Simplicity itself. Skin, debone, demarrow, scarify, melt, render down and destroy. Every adjective that counted, every verb that moved, every metaphor that weighed more than a mosquito—out! Every simile that would have made a sub-moron’s mouth twitch—gone! Any aside that explained the two-bit philosophy of a first-rate writer—lost!
Every story, slenderized, starved, bluepenciled, leeched and bled white, resembled every other story. Twain read like Poe read like Shakespeare read like Dostoevsky read like—in the finale—Edgar Guest. Every word of more than three syllables had been ra­zored. Every image that demanded so much as one instant’s attention—shot dead.
Do you begin to get the damned and incredible picture?
How did I react to all of the above?
By “firing” the whole lot.
By sending rejection slips to each and every one. By ticketing the assembly of idiots to the far reaches of hell.

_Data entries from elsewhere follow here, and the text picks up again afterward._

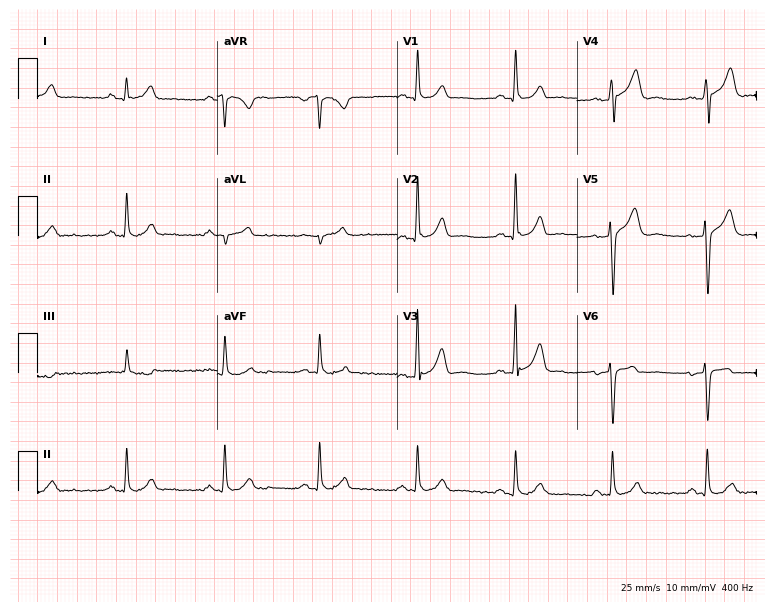
Standard 12-lead ECG recorded from a male, 40 years old (7.3-second recording at 400 Hz). None of these six findings is recorded: first-degree AV block, right bundle branch block (RBBB), left bundle branch block (LBBB), sinus bradycardia, atrial fibrillation (AF), sinus tachycardia.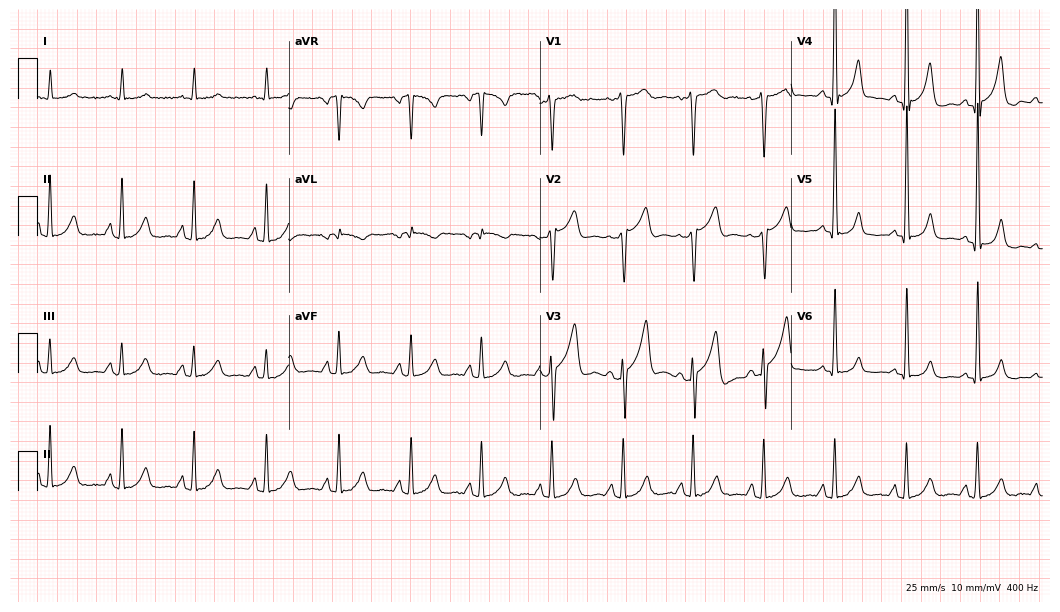
12-lead ECG from a male, 62 years old (10.2-second recording at 400 Hz). No first-degree AV block, right bundle branch block, left bundle branch block, sinus bradycardia, atrial fibrillation or sinus tachycardia recorded for this tracing. Only these six findings were labelled.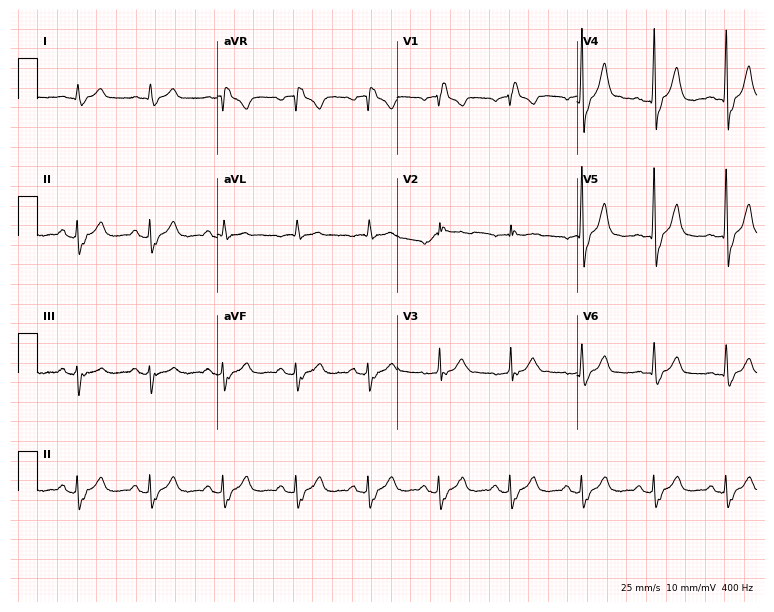
12-lead ECG from a male patient, 75 years old. Shows right bundle branch block.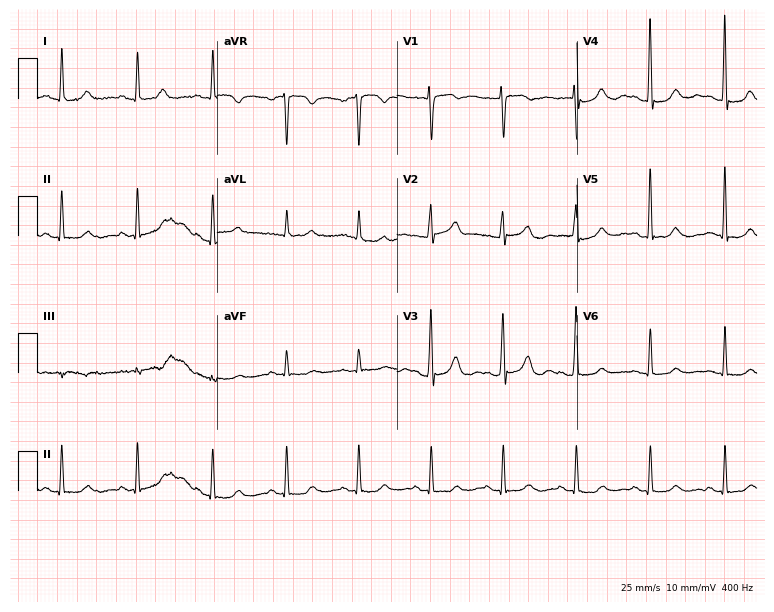
12-lead ECG from a 78-year-old female patient. Labelled as a normal ECG.

The point is obvious. There is more than one way to burn a book. And the world is full of people run­ning about with lit matches. Every minority, be it Baptist / Unitarian, Irish / Italian / Octogenarian / Zen Buddhist, Zionist/Seventh-day Adventist, Women’s Lib/ Republican, Mattachine/ Four Square Gospel feels it has the will, the right, the duty to douse the kerosene, light the fuse. Every dimwit editor who sees himself as the source of all dreary blanc-mange plain porridge unleavened literature, licks his guillotine and eyes the neck of any author who dares to speak above a whisper or write above a nursery rhyme.

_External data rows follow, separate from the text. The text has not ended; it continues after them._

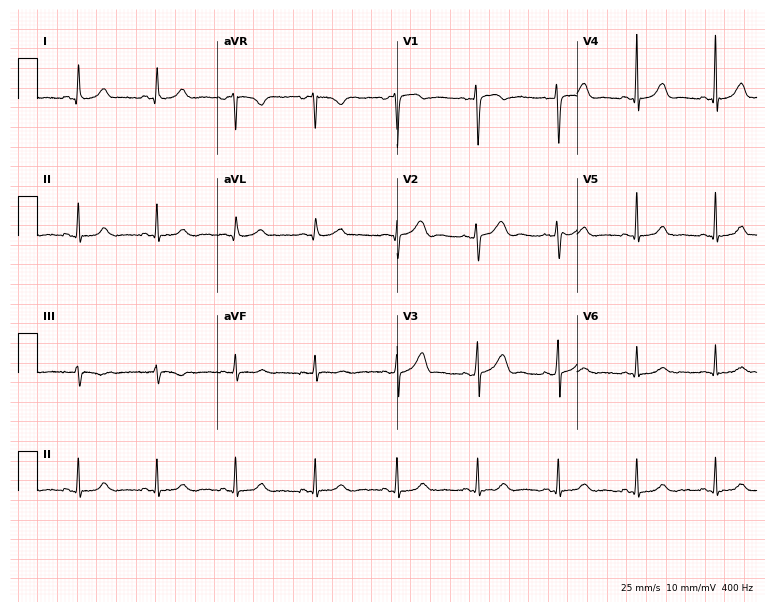
Standard 12-lead ECG recorded from a female, 36 years old. Read as a normal ECG.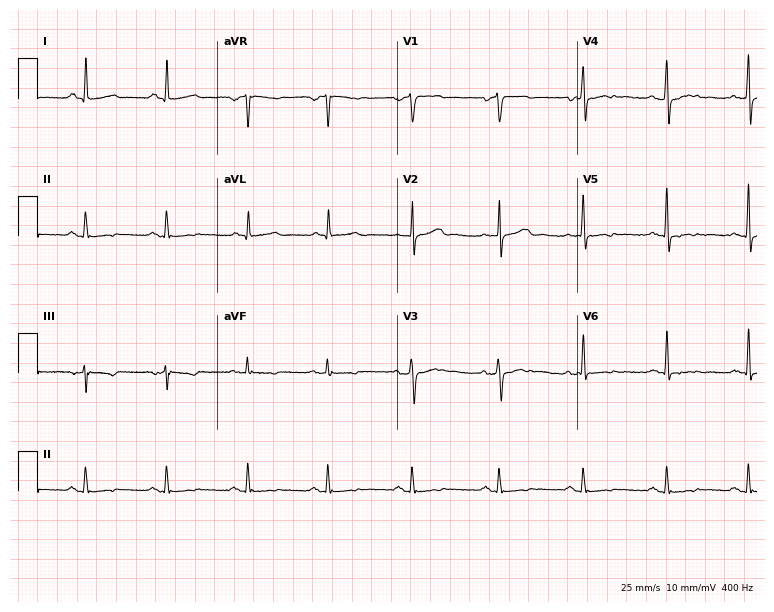
12-lead ECG from a male patient, 45 years old. No first-degree AV block, right bundle branch block, left bundle branch block, sinus bradycardia, atrial fibrillation or sinus tachycardia recorded for this tracing. Findings outside these six are not listed.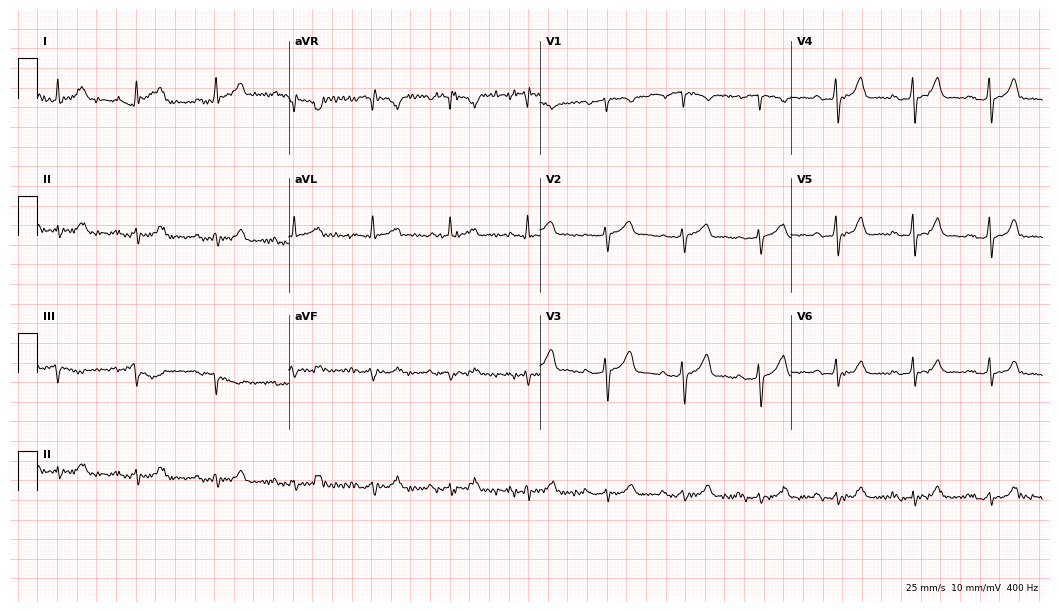
Standard 12-lead ECG recorded from a 72-year-old male patient (10.2-second recording at 400 Hz). Read as a normal ECG.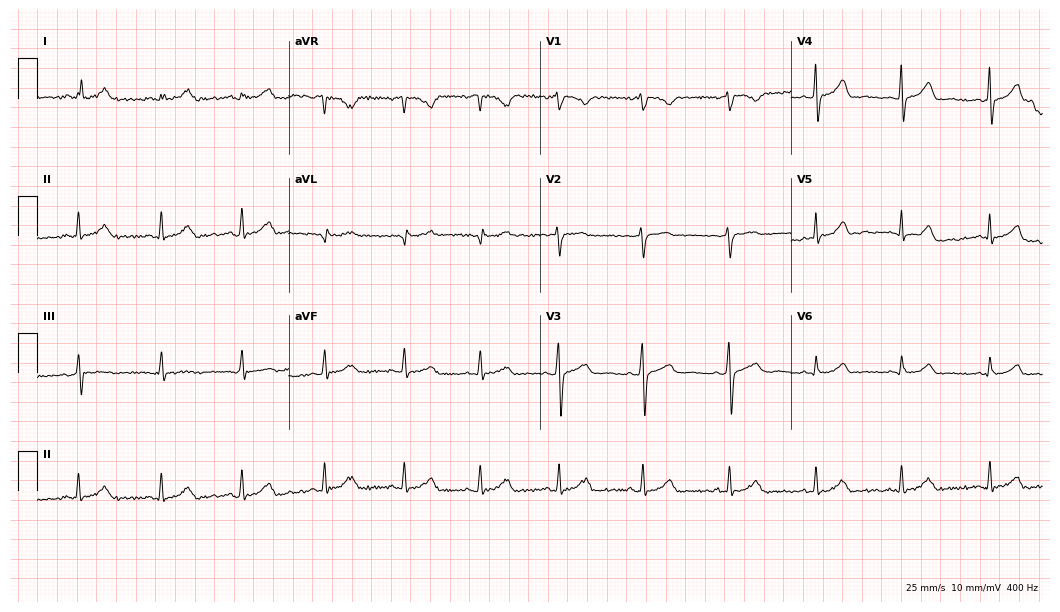
12-lead ECG from a 52-year-old woman. Labelled as a normal ECG.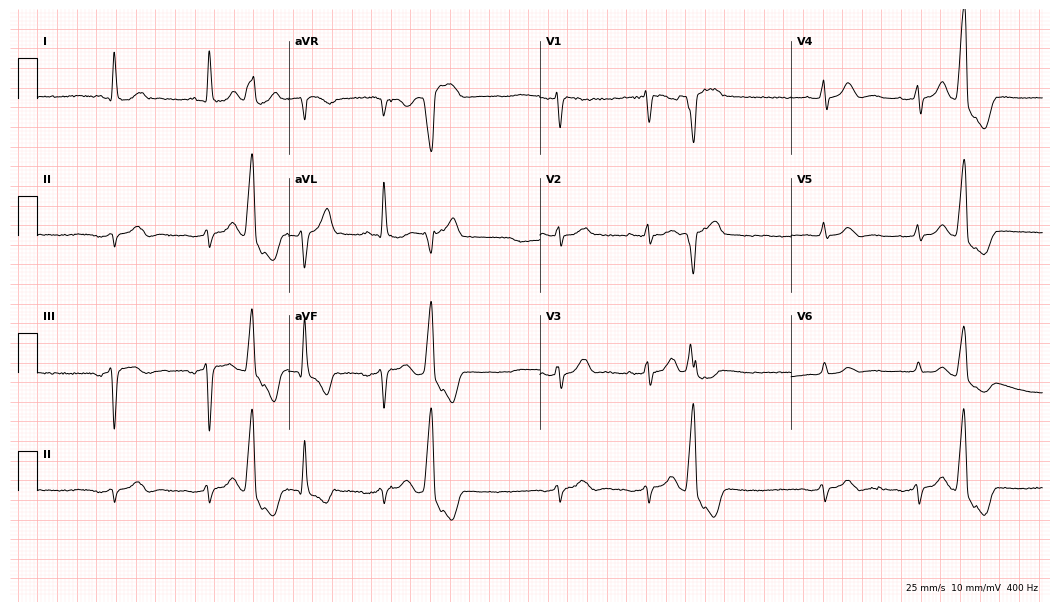
12-lead ECG (10.2-second recording at 400 Hz) from a 79-year-old female patient. Screened for six findings — first-degree AV block, right bundle branch block, left bundle branch block, sinus bradycardia, atrial fibrillation, sinus tachycardia — none is recorded. Other findings, if any, are not listed.

Fire-Captain Beatty, in my novel Fahrenheit 451, described how the books were burned first by minori­ties, each ripping a page or a paragraph from this book, then that, until the day came when the books were empty and the minds shut and the libraries closed forever.

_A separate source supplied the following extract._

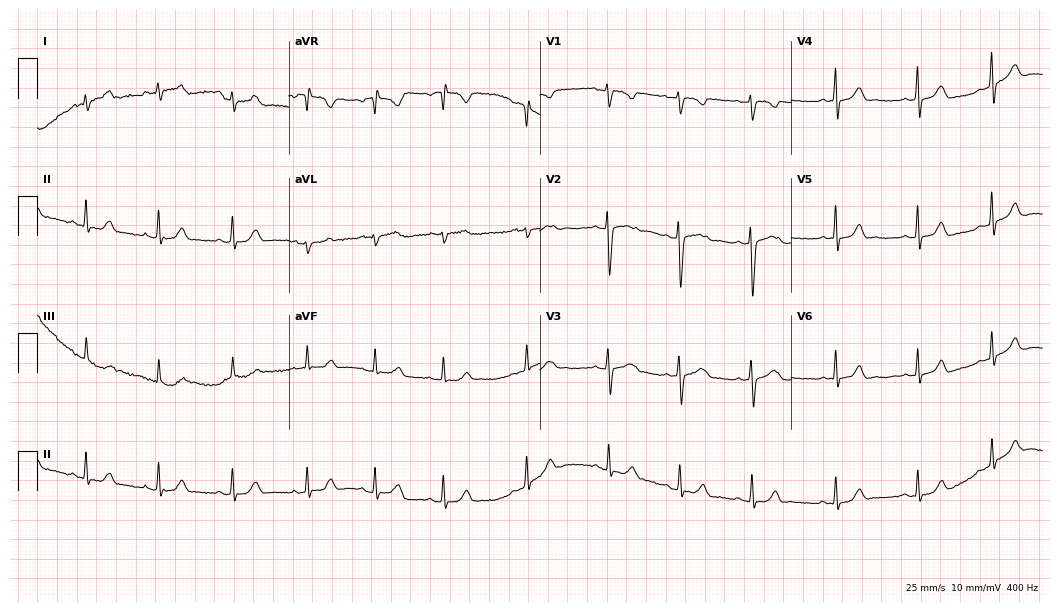
Resting 12-lead electrocardiogram (10.2-second recording at 400 Hz). Patient: a 19-year-old female. Read as a normal ECG.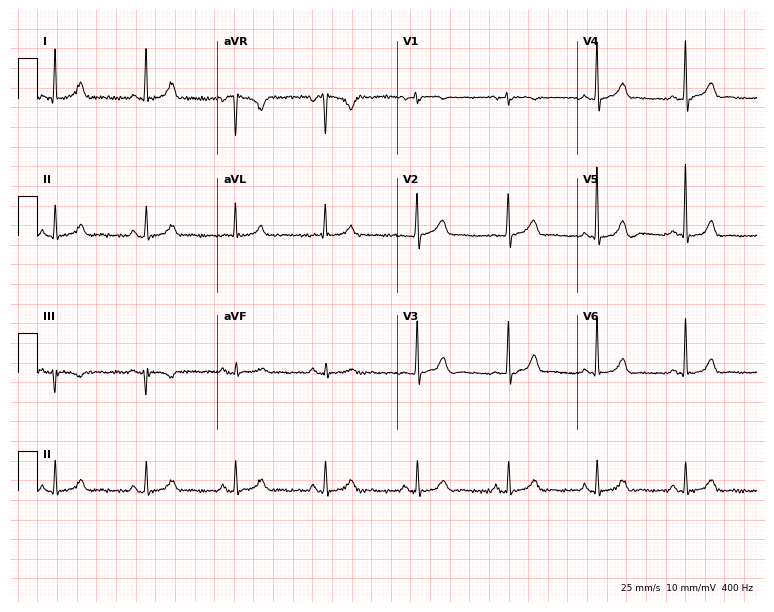
ECG (7.3-second recording at 400 Hz) — a female, 70 years old. Labelled as a normal ECG.

“Shut the door, they’re coming through the win­dow, shut the window, they’re coming through the door,” are the words to an old song. They fit my life-style with newly arriving butcher/censors every month. Only six weeks ago, I discovered that, over the years, some cubby-hole editors at Ballantine Books, fearful of contaminating the young, had, bit by bit, censored some 75 separate sections from the novel. Students, reading the novel which, after all, deals with censorship and book-burning in the fu­ture, wrote to tell me of this exquisite irony. Judy-Lynn Del Rey, one of the new Ballantine editors, is having the entire book reset and republished this summer with all the damns and hells back in place.
A final test for old Job II here: I sent a play, Leviathan 99, off to a university theater a month ago. My play is based on the “Moby Dick” mythology, dedi­cated to Melville, and concerns a rocket crew and a blind space captain who venture forth to encounter a Great White Comet and destroy the destroyer. My drama premieres as an opera in Paris this autumn.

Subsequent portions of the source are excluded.